Example 10: Comparing computations of cluster-robust VCE
. regress price mpg trunk, vce(cluster cvar)
Linear regression Number of obs = 74
F(2, 5) = 9.54
Prob > F = 0.0196
R-squared = 0.2222
Root MSE = 2637.6
(Std. Err. adjusted for 6 clusters in cvar)
------------------------------------------------------------------------------
| Robust
price | Coef. Std. Err. t P>|t| [95% Conf. Interval]

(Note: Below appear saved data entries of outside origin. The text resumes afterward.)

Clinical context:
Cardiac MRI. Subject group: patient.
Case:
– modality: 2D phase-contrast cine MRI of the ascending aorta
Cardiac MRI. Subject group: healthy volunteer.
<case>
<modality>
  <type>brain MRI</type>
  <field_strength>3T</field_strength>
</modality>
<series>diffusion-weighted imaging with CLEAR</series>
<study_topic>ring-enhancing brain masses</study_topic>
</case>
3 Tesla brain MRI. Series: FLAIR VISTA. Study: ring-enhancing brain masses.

-------------+----------------------------------------------------------------
mpg | -220.1649 93.28127 -2.36 0.065 -459.952 19.62226
trunk | 43.55851 58.89644 0.74 0.493 -107.8396 194.9566
_cons | 10254.95 2448.547 4.19 0.009 3960.758 16549.14
------------------------------------------------------------------------------
. matrix list e(V)
symmetric e(V)[3,3]
mpg trunk _cons
mpg 8701.3957
trunk 4053.5381 3468.7911
_cons -223021 -124190.97 5995384.3
. matrix list V2
symmetric V2[3,3]
mpg trunk _cons
mpg 8701.3957
trunk 4053.5381 3468.7911
_cons -223021 -124190.97 5995384.3
Done and undone
I reviewed the formulas that underlie the OLS estimator and showed how to compute them using Stata matrix commands and functions. In the next two posts, I write an ado-command that implements these formulas.
References
Cameron, A. C., and P. K. Trivedi. 2005. Microeconometrics: Methods and applications. Cambridge: Cambridge University Press.
Stock, J. H., and M. W. Watson. 2010. Introduction to Econometrics. 3rd ed. Boston, MA: Addison Wesley New York.
Wooldridge, J. M. 2010. Econometric Analysis of Cross Section and Panel Data. 2nd ed. Cambridge, Massachusetts: MIT Press.
Wooldridge, J. M. 2015. Introductory Econometrics: A Modern Approach. 6th ed. Cincinnati, Ohio: South-Western.